CVE-2025-28235 is an information disclosure vulnerability affecting the Soundcraft Ui Series digital mixing consoles, specifically the Ui12 and Ui16 models running firmware versions 1.0.7x and 1.0.5x. The vulnerability resides in the /socket.io/1/websocket/ component of the device's firmware. Due to improper handling of sensitive data within this WebSocket endpoint, an unauthenticated remote attacker can access Administrator credentials in plaintext. This flaw allows attackers to retrieve highly sensitive authentication information without requiring any prior authentication or user interaction. The vulnerability has a CVSS v3.1 base score of 7.5, indicating a high severity level, with an attack vector classified as network-based (AV:N), low attack complexity (AC:L), no privileges required (PR:N), and no user interaction needed (UI:N). The impact is limited to confidentiality (C:H), with no direct impact on integrity or availability. The vulnerability is categorized under CWE-200 (Exposure of Sensitive Information to an Unauthorized Actor). No patches or mitigations have been officially released at the time of this report, and no known exploits are currently observed in the wild. However, given the nature of the exposed credentials, successful exploitation could lead to unauthorized administrative access to the affected devices, potentially allowing further malicious activities such as configuration changes, interception of audio streams, or pivoting within the network environment where these devices are deployed.

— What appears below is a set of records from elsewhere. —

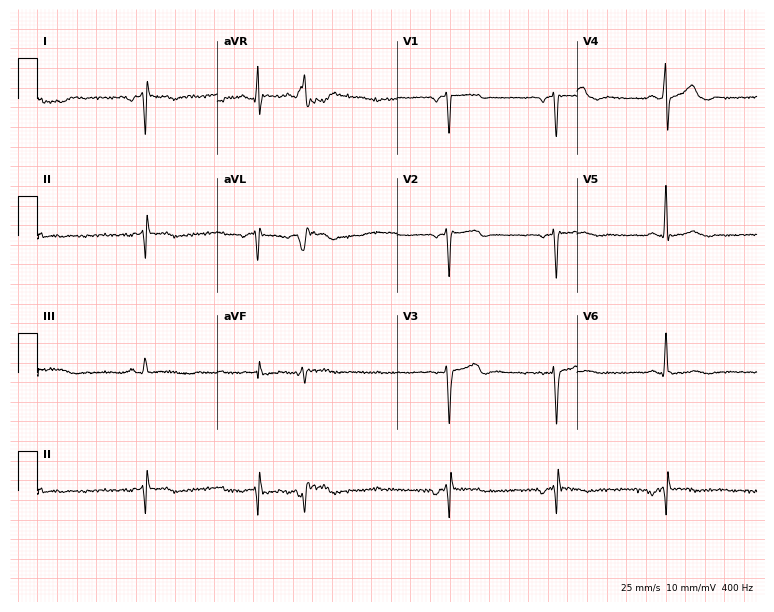
ECG (7.3-second recording at 400 Hz) — a 56-year-old male. Screened for six findings — first-degree AV block, right bundle branch block (RBBB), left bundle branch block (LBBB), sinus bradycardia, atrial fibrillation (AF), sinus tachycardia — none is recorded.
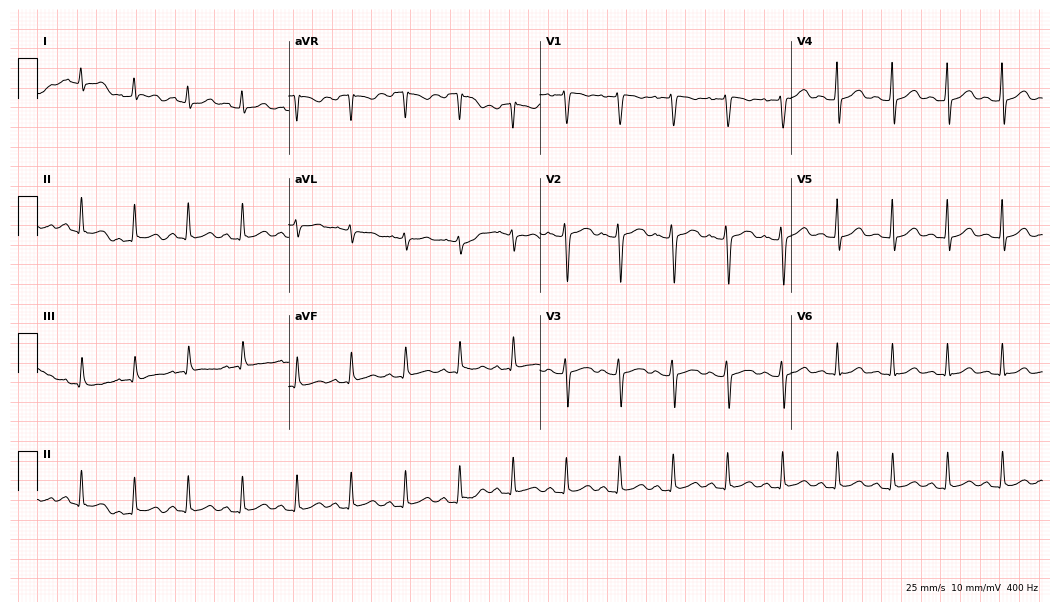
ECG — a 22-year-old female patient. Findings include sinus tachycardia (a sinus rate of 100 beats per minute or more).
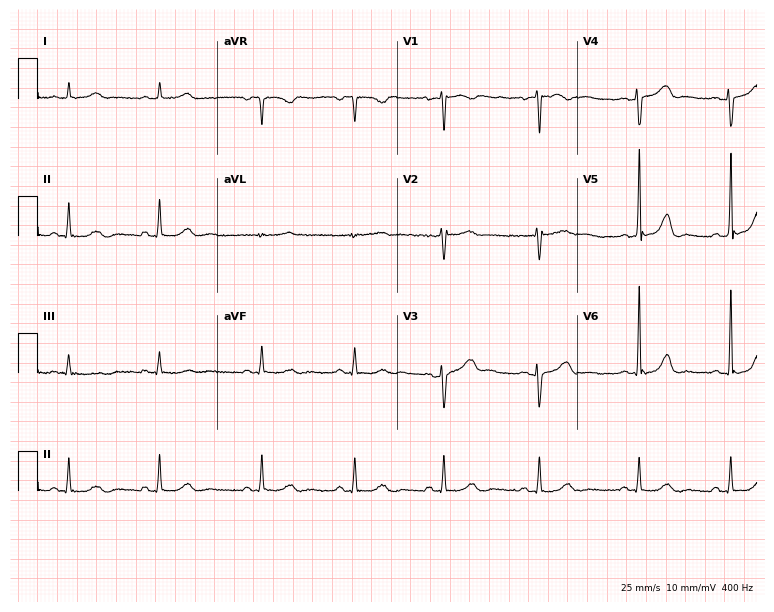
Resting 12-lead electrocardiogram. Patient: a female, 44 years old. None of these six findings is recorded: first-degree AV block, right bundle branch block (RBBB), left bundle branch block (LBBB), sinus bradycardia, atrial fibrillation (AF), sinus tachycardia. Findings outside these six are not listed.
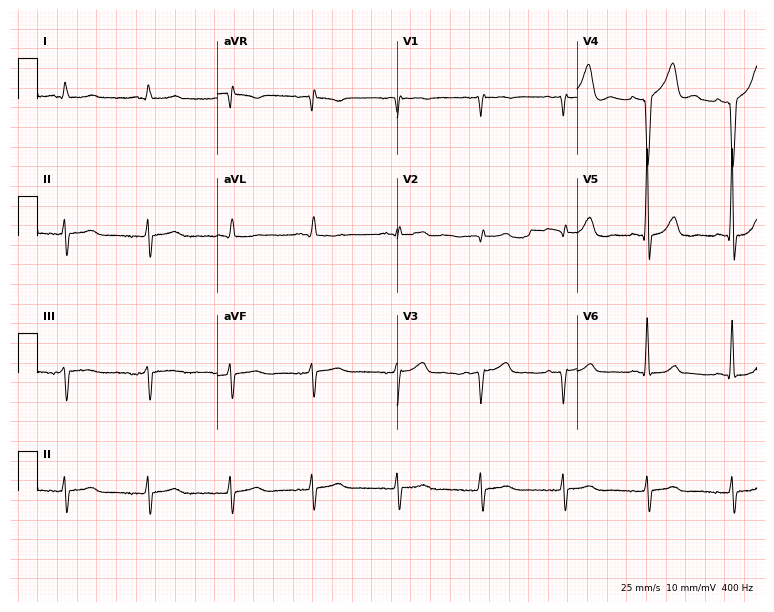
12-lead ECG from a male, 83 years old. Screened for six findings — first-degree AV block, right bundle branch block (RBBB), left bundle branch block (LBBB), sinus bradycardia, atrial fibrillation (AF), sinus tachycardia — none is recorded.
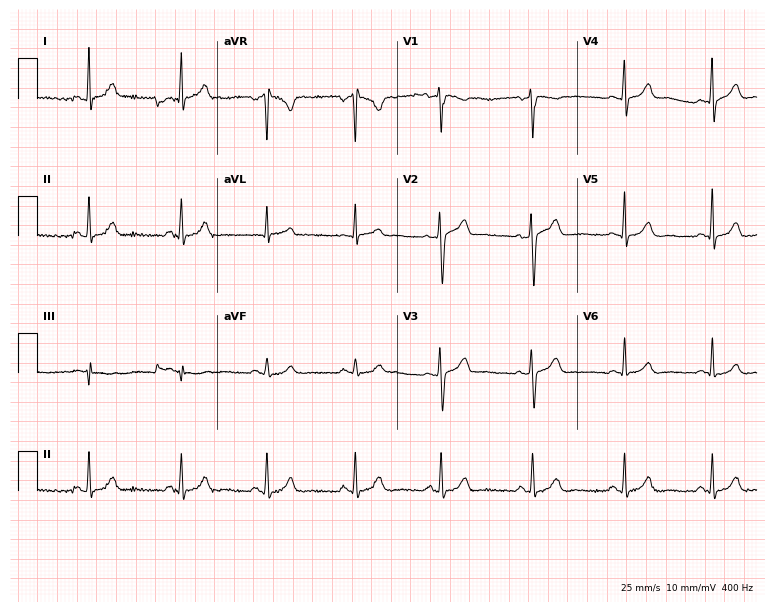
Electrocardiogram (7.3-second recording at 400 Hz), a 35-year-old female patient. Of the six screened findings (first-degree AV block, right bundle branch block, left bundle branch block, sinus bradycardia, atrial fibrillation, sinus tachycardia), none is recorded.

For European organizations, especially those in the media, entertainment, live event production, and broadcasting sectors, this vulnerability poses a significant risk. Soundcraft Ui Series consoles are widely used in professional audio environments, including concert venues, theaters, conference centers, and broadcast studios. Unauthorized access to administrator credentials could lead to compromise of audio control systems, disruption of live events, or unauthorized surveillance through audio streams. Additionally, these devices often reside within corporate or institutional networks, so attackers gaining administrative access could use them as footholds for lateral movement or data exfiltration. The confidentiality breach of administrator credentials undermines trust in the security of critical audio infrastructure and could result in reputational damage, operational disruptions, and financial losses. Given the network-exposed nature of the vulnerability and lack of required authentication, attackers can exploit this remotely, increasing the risk for organizations with internet-facing or poorly segmented audio equipment networks.

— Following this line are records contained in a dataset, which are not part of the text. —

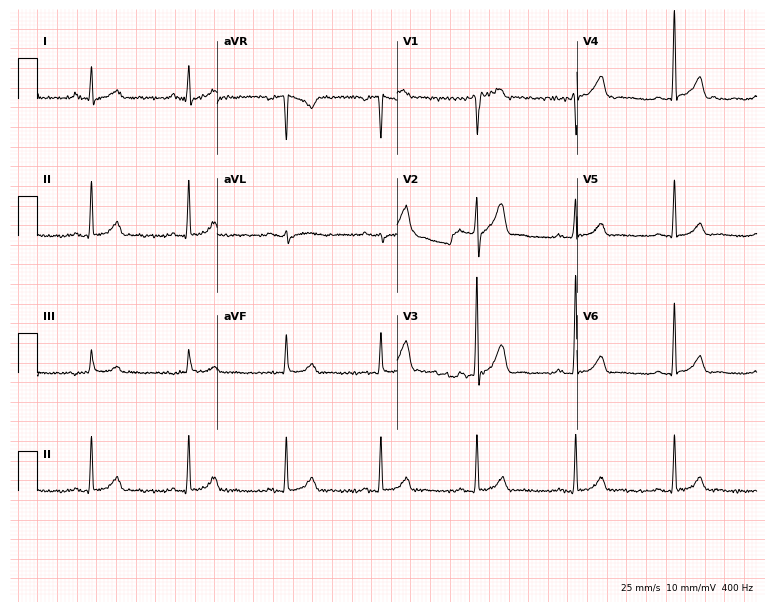
Electrocardiogram (7.3-second recording at 400 Hz), a 46-year-old male. Of the six screened findings (first-degree AV block, right bundle branch block, left bundle branch block, sinus bradycardia, atrial fibrillation, sinus tachycardia), none is recorded.
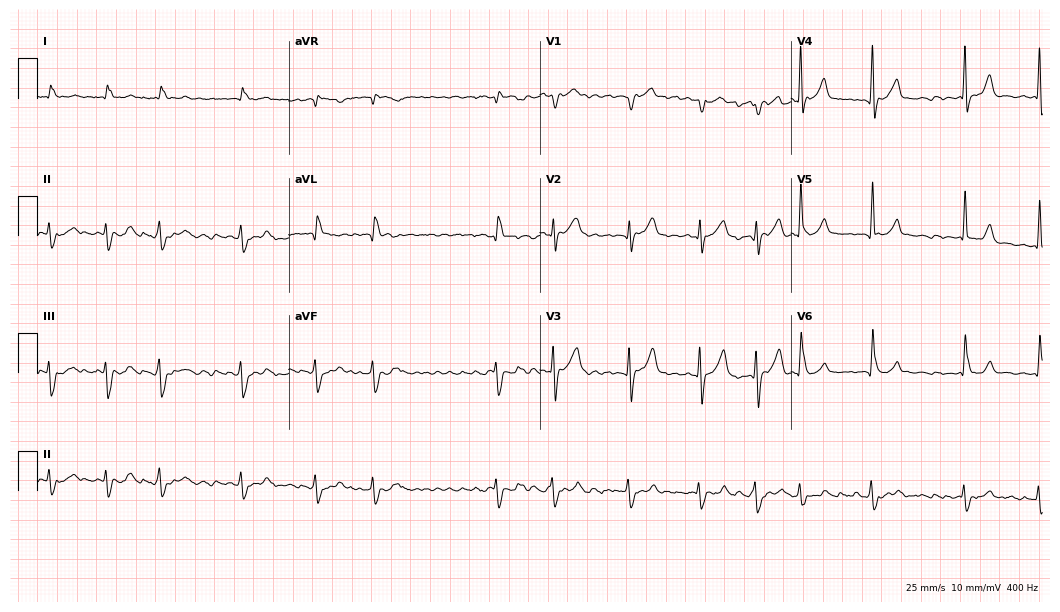
Resting 12-lead electrocardiogram (10.2-second recording at 400 Hz). Patient: a man, 70 years old. The tracing shows atrial fibrillation.
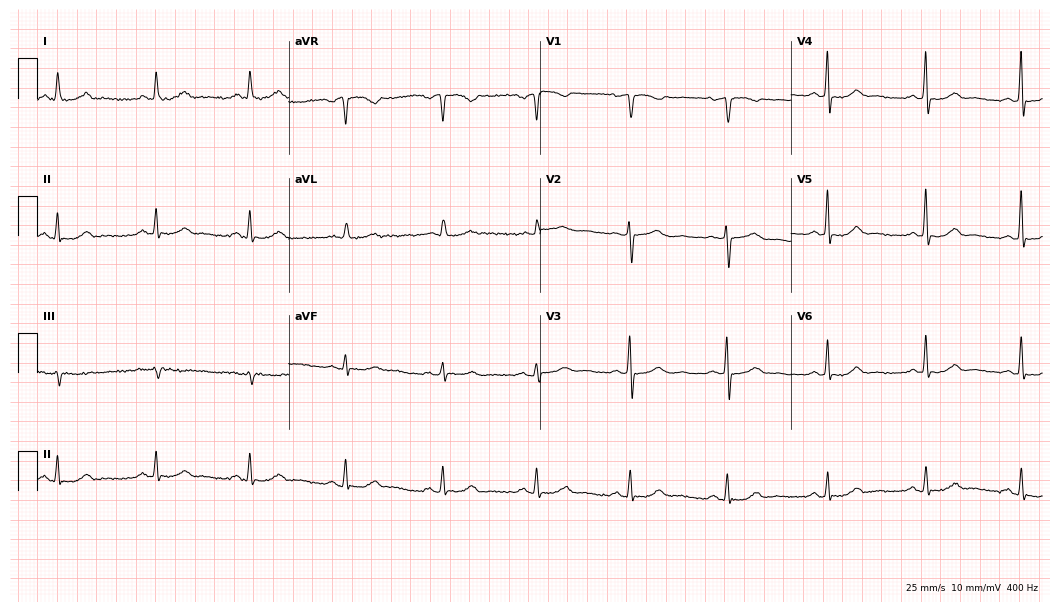
12-lead ECG from a female patient, 62 years old. Screened for six findings — first-degree AV block, right bundle branch block, left bundle branch block, sinus bradycardia, atrial fibrillation, sinus tachycardia — none is recorded. Only these six findings were labelled.
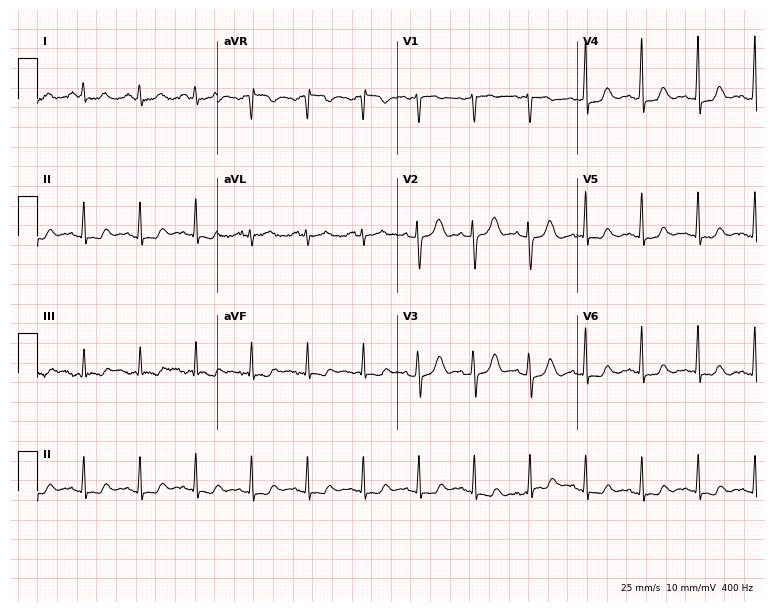
Resting 12-lead electrocardiogram. Patient: a 41-year-old female. The tracing shows sinus tachycardia (a sinus rate of 100 beats per minute or more).
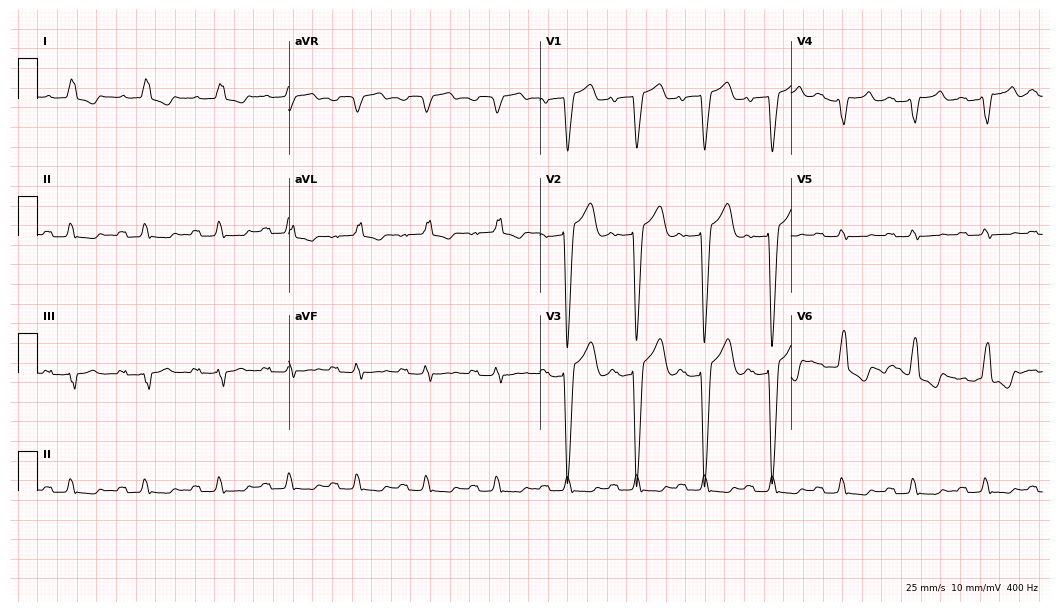
12-lead ECG (10.2-second recording at 400 Hz) from an 82-year-old female. Findings include first-degree AV block, left bundle branch block (LBBB).

1. Network Segmentation: Immediately isolate Soundcraft Ui12 and Ui16 devices from public internet access and restrict their network exposure to trusted internal segments only. 2. Access Controls: Implement strict firewall rules to limit access to the /socket.io/1/websocket/ endpoint to authorized management workstations or VLANs. 3. Monitoring and Logging: Enable detailed logging on network devices and monitor for unusual access patterns to the affected WebSocket endpoint, including repeated or anomalous connection attempts. 4. Credential Rotation: Proactively change administrator credentials on all affected devices to strong, unique passwords to limit the window of exposure. 5. Vendor Engagement: Engage with the device vendor or authorized support channels to obtain firmware updates or patches as soon as they become available. 6. Temporary Workarounds: If possible, disable or restrict the WebSocket service or the vulnerable endpoint until a patch is released. 7. Incident Response Preparedness: Prepare to respond to potential compromise scenarios involving these devices, including forensic analysis and network containment procedures. 8. Physical Security: Ensure physical access to the devices is controlled to prevent local exploitation or tampering.